Why the Engineering Package Matters
The VC-Turbo engine is the technical centerpiece. Nissan's variable-compression design lets the engine shift operating characteristics depending on load, which gives Murano a broader usable range than a conventional fixed-compression turbo four. Under lighter loads, the system can favor efficiency. Under heavier demand, it can support stronger output. That dual-purpose logic fits a crossover expected to handle commuting, highway work, and occasional long-distance touring.
The 9-speed automatic also changes Murano's character. The old CVT prioritized smoothness, but many buyers in this segment now expect a more natural stepped shift feel and better ratio spread. Specifically, the 9-speed helps the engine stay in a more efficient or responsive operating band, depending on driver demand. That gives Nissan a more globally acceptable calibration for markets that still value conventional automatic behavior.
Inside, Murano adds the hardware buyers in this price band now treat as mandatory:
- Dual 12.3-inch displays
- Google built-in
- Wireless Apple CarPlay and Android Auto
- Available massaging front seats
- Available quilted leather-appointed seating
- Available all-wheel drive
That last point matters less as a headline in Japan than in snow-belt North America, but it still reinforces Murano's premium positioning.

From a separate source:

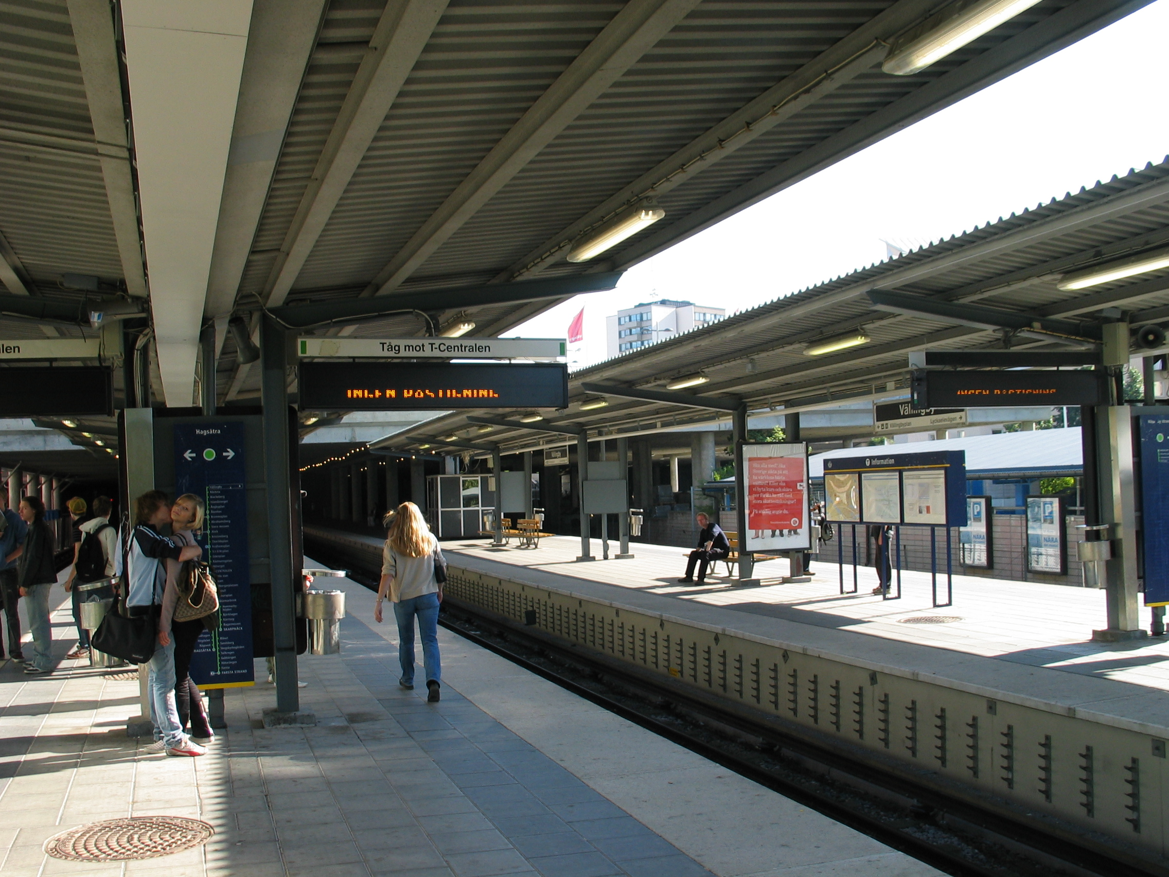 Vällingby, a metro station in Stockholm, Sweden.

What This Means for Nissan in Japan
This move gives Nissan three immediate wins.
- Product freshness
Murano arrives as a current-generation crossover, not a recycled legacy product. - Margin opportunity
Premium two-row SUVs typically deliver stronger transaction values than smaller mainstream crossovers. - Brand image support
Murano brings design, cabin tech, and upscale cues that can lift showroom traffic.
Consequently, Murano could serve as a useful halo within Nissan's non-luxury SUV range in Japan. It will not carry the whole business. It does not need to. It needs to bring in buyers who want something more polished than a mainstream compact crossover and less formal than an Infiniti.
Definition
Reverse import: A vehicle built by a Japanese automaker outside Japan and then sold in Japan as an imported product.
Pro-Tip
Watch Nissan's final Japan-market spec sheet closely. The biggest variables will be trim structure, drivetrain availability, local equipment packaging, and pricing versus imported rivals and domestic upper-trim crossovers.
What Now?
For Nissan, the next move is execution. The company needs clean pricing, smart trim logic, and a value story that explains why a U.S.-built Murano SUV belongs in Japanese showrooms in 2027.
For readers and buyers, the real question is simple: can Nissan turn a North America-led crossover into a credible premium play at home? Looking at the product, the answer could be yes. The current Murano has the hardware, the size, and the showroom presence. Now Nissan has to prove the strategy works on Japanese pavement.